Espagne : la régularisation exceptionnelle des sans-papiers exclut les Sahraouis se déclarant apatrides

Bouchaib El Bazi

Le gouvernement espagnol a adopté cette semaine un nouveau décret de régularisation exceptionnelle destiné à offrir une voie légale à plusieurs centaines de milliers de migrants en situation irrégulière. Présentée comme une mesure sociale d’ampleur, cette initiative laisse toutefois en marge une catégorie sensible : les Sahraouis installés en Espagne qui se déclarent sans nationalité et refusent de reconnaître leur citoyenneté marocaine.

Selon plusieurs médias espagnols, le texte validé mardi en Conseil des ministres ne couvre pas les personnes juridiquement considérées comme apatrides. Une qualification qui concerne une partie des ressortissants originaires des provinces du Sud du Maroc, notamment ceux proches du discours séparatiste du Polisario. Leur exclusion les prive donc de l’accès à cette procédure collective de régularisation.

D’après les mêmes sources, les premières versions du décret prévoyaient pourtant l’intégration de cette catégorie parmi les bénéficiaires potentiels. Mais dans sa version définitive, la disposition a disparu, à la suite d’un avis du Conseil d’État espagnol. L’institution aurait estimé que le statut d’apatride relève d’un régime juridique distinct de celui applicable aux demandeurs d’asile ou aux migrants en situation irrégulière concernés par la mesure générale.

Le gouvernement de Pedro Sánchez défend ainsi une lecture strictement administrative du dossier. Madrid considère que les personnes sans nationalité disposent déjà d’un cadre spécifique leur permettant de solliciter une reconnaissance légale individualisée, avec des garanties procédurales propres, distinctes de celles offertes par une régularisation massive.

Cet argument n’a cependant pas convaincu plusieurs associations proches des thèses du Polisario, qui dénoncent une décision discriminatoire. Elles estiment que ces résidents se retrouvent enfermés dans une impasse juridique durable, sans accès normalisé à l’emploi, au logement ou à une pleine intégration sociale, malgré parfois de longues années de présence sur le territoire espagnol.
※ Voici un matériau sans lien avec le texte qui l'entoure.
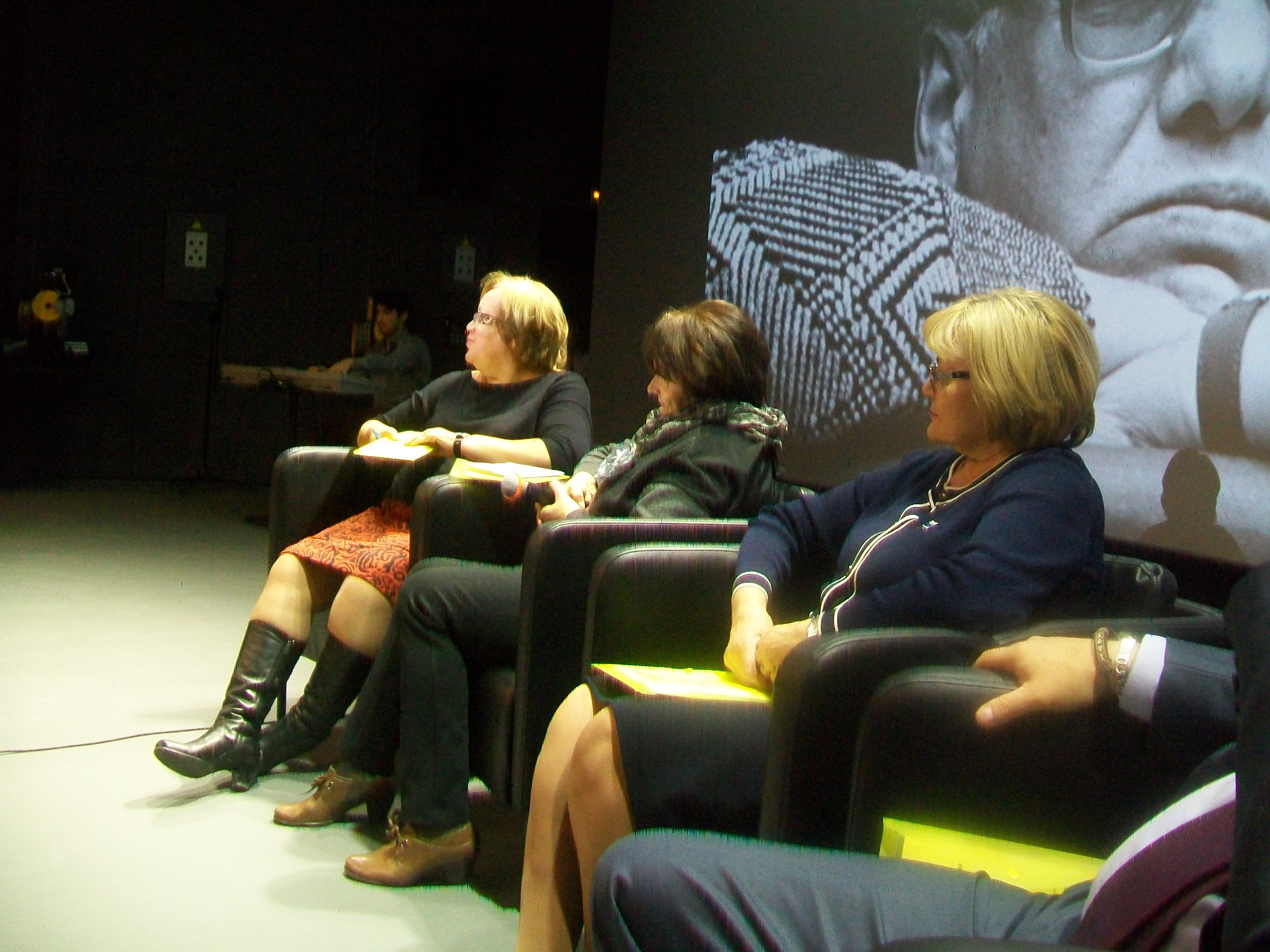 Уполномоченные по правам человека в Пермском крае и Свердловской области Марголина и Мерзлякова в Ельцин-центре (октябрь 2016 года)
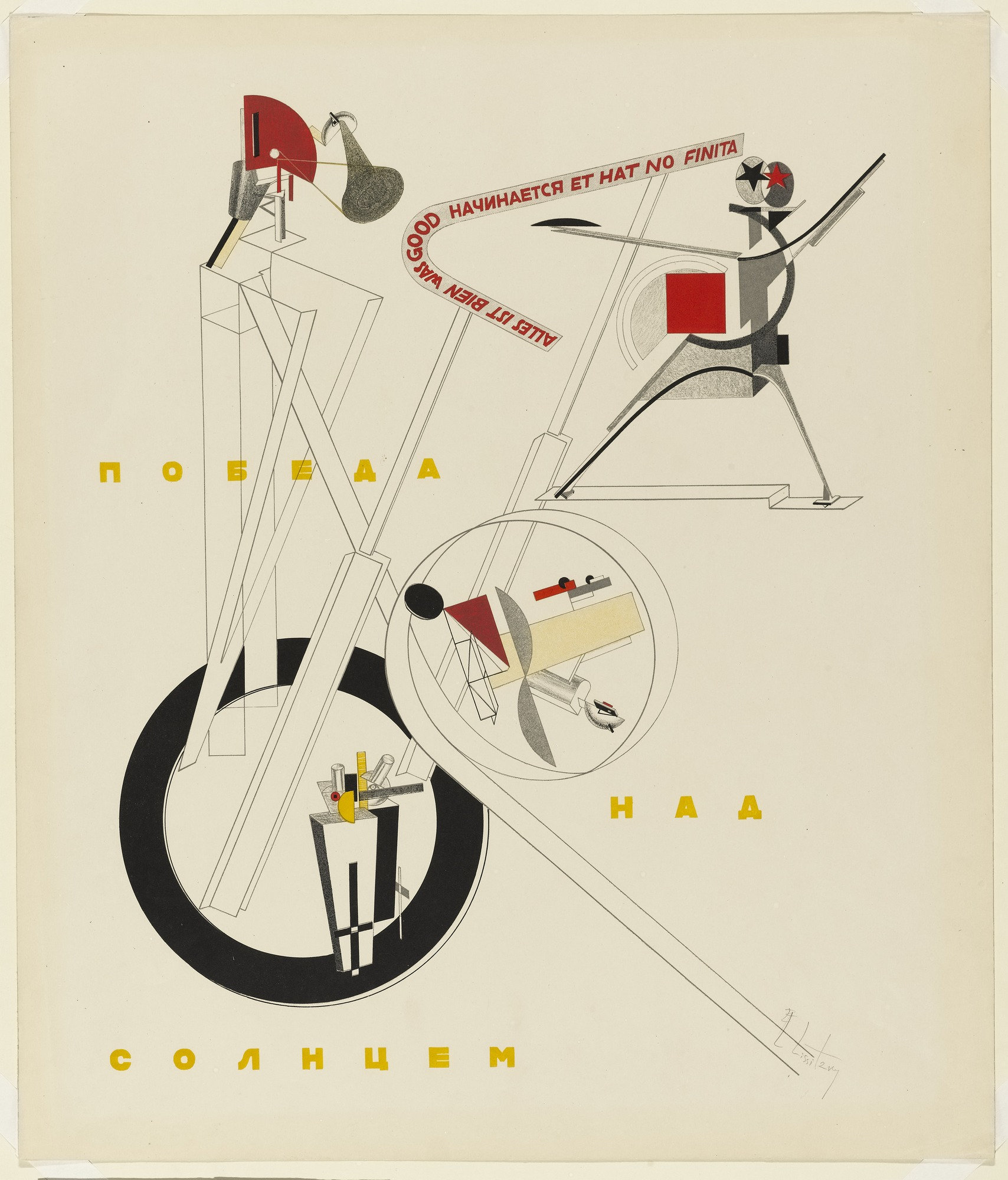 Part of the series Figurinen, die plastische Gestaltung der elektro-mechanischen Schau "Sieg über die Sonne". , p.1

Le média espagnol The Objective rapporte par ailleurs que le Front Polisario a vivement critiqué la décision, jugeant qu’elle perpétue une situation d’insécurité légale pour les Sahraouis qui lui sont favorables. L’organisation estime que cette exclusion limite leur insertion économique et leur participation à la vie active en Espagne.

Certaines structures militantes n’excluent désormais pas un recours devant la justice pour contester le décret. Elles soutiennent qu’écarter une catégorie précise d’un dispositif général pourrait soulever des interrogations sur le plan du principe d’égalité de traitement. À gauche de l’échiquier politique espagnol, quelques voix favorables au Polisario évoquent déjà un choix influencé par le contexte diplomatique entre Madrid et Rabat.

Depuis le revirement opéré en 2022 par l’Espagne en faveur de l’initiative marocaine d’autonomie comme base « la plus sérieuse, réaliste et crédible » pour résoudre le différend autour du Sahara, la politique espagnole à l’égard de ce dossier a nettement évolué. Plusieurs décisions administratives traduisent désormais une approche davantage alignée sur la reconnaissance du caractère marocain des populations originaires de cette région.

Pour les observateurs, cette nouvelle séquence illustre surtout la fin progressive des ambiguïtés espagnoles sur la question saharienne. Derrière un débat technique sur la régularisation migratoire, c’est bien la reconfiguration politique du dossier du Sahara qui continue de produire ses effets jusque dans les textes administratifs.